Notable Quotes and Takeaways (by participant)

Greg

  • Quote: “Do you have a favorite season you’re creative in? Let us know.”
  • Takeaway: Fall’s earth tones and “stick-to-your-ribs” feeling align with deeper writing and cozy creative focus.
  • Noteworthy: Frames the episode with vivid seasonal imagery—cabins, stews, frosty landscapes—setting a creative mood.

Alessandra

  • Quote: “Orange across cultures is a creativity color... a simple change of season can reignite energy for a project that’s gone cold.”
  • Takeaway: Autumn’s palette grounds and inspires; seasonal energy can move ideas from ideation to ignition.
  • Noteworthy: Plans an AI-enhanced crew screenshot for show notes to capture the episode’s spirit; ties personal style and wardrobe colors to creative momentum.

Dr.

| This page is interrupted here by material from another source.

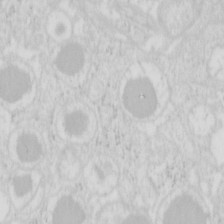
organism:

Melanie

  • Quote: “Whichever change it is—it’s kind of hopeful… a little platform space.”
  • Takeaway: Seasonal change invites big-picture thinking and reflective “dream state” evaluation.
  • Noteworthy: New project spark: use a new mic to interview portrait subjects; embraces slow, observational transition from urban to slightly rural fall.

Shadows Pub

  • Quote: “It’s driven mostly by the prompt… and I decide the colors there.”
  • Takeaway: Daily Echoes are built with layered AI workflows—prompts, mood boards, style codes—to craft seasonal palettes.
  • Noteworthy: Uses Midjourney mood boards to select and build custom color palettes; Echoverse Gallery is embedded in the Go Brunch room.

Bailey

  • Quote: “Overall, my output is a lot slower, more meditative—more internal.”
  • Takeaway: Fall nudges music toward contemplative pacing; creative input shifts indoors (poetry, films, books) and shapes composition.
  • Noteworthy: Seasonal hikes and indoor time deepen reflection, improving the “picture” of experience in the work.

Bobby B

  • Quote: “My year starts at the winter equinox—creative evolution.”
  • Takeaway: Treats fall equinox as a reset; creates a 10‑day plan and honors nature’s transitions to prime creativity.
  • Noteworthy: Even in mild Southern California, seeks seasonal contrast via mountain hikes; fall brings dramatic temperature swings and texture.

Devin

  • Quote: “Autumn is my favorite season for creativity… Halloween, horror—everything. It’s the best.”
  • Takeaway: Fall triggers a hard pivot to fiction—especially horror; decorations and atmosphere spark short stories and novel progress.
  • Noteworthy: Plug: “Bruce” short story in a Toronto anthology (link to be added); written in fall and nuclear-adjacent themes.

Hillary

  • Quote: “In winter, plan; in spring, plant; in summer, nurture; in fall, harvest.”
  • Takeaway: Use seasonal metaphors to diagnose stuck projects—do you need fertilizer, rest, or to leave it alone?
  • Noteworthy: Practical tip: Don’t repot houseplants in winter—translate that resource logic to creative work; earlier darkness impacts energy and output pacing.

Episode Highlights

  • Autumn’s orange as creativity catalyst across cultures and brands.
  • AI + art: Daily Echoes process with prompts, mood boards, style codes.
  • Ritualizing season change: equinox as creative reset; 10‑day planning.
  • Medium shifts: meditative music, horror fiction, portrait interviews.
  • Sunlight as a resource: plan for earlier nights and energy dips.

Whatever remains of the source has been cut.